Um documento chamado de parceria, mas que assegura ao proprietário remuneração fixa e transfere todo o risco ao produtor, pode ser tratado como arrendamento. Da mesma forma, um contrato corretamente redigido perde força se os pagamentos e os registros fiscais mostrarem uma realidade diferente.

Para reduzir riscos, as duas partes devem conferir se os valores pagos e recebidos são coincidentes, identificar corretamente os envolvidos e manter documentos capazes de comprovar a natureza econômica da operação.

A revisão precisa ocorrer antes da entrega da declaração, e não somente depois de uma intimação.

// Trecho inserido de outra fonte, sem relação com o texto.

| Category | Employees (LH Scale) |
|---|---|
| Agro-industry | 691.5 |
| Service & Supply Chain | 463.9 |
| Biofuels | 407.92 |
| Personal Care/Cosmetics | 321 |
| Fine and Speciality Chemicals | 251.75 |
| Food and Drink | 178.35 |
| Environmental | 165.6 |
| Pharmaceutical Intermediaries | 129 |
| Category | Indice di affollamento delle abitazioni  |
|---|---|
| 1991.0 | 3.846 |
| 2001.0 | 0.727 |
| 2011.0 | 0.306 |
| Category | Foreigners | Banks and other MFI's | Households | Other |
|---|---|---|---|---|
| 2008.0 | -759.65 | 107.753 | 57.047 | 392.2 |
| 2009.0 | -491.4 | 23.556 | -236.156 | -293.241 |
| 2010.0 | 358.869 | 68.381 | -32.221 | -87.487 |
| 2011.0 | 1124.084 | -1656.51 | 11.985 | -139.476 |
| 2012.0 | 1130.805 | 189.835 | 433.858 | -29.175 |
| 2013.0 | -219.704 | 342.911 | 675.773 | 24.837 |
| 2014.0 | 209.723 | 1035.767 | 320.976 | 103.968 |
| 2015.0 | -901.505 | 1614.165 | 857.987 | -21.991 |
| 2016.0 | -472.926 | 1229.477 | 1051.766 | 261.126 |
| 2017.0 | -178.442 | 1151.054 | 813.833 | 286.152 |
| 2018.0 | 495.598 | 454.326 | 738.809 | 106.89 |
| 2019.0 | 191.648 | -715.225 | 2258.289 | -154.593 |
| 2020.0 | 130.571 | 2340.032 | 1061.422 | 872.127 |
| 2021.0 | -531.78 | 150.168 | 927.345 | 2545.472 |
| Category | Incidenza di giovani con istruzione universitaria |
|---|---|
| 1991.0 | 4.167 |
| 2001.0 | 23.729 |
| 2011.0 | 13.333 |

Também é recomendável verificar se houve recolhimento mensal do carnê-leão, quando devido, e se pagamentos realizados em produtos foram registrados adequadamente.

Arrendar terras continua sendo uma ferramenta importante para ampliar a produção sem imobilizar capital na aquisição de imóveis. A parceria também permanece legítima quando existe divisão real dos riscos. O problema surge quando contrato, execução e declaração tributária contam histórias diferentes.

Para o produtor, a principal orientação é não tratar o contrato rural como simples formalidade. Uma classificação equivocada pode resultar em imposto adicional, multa, juros e questionamentos para os dois lados da operação.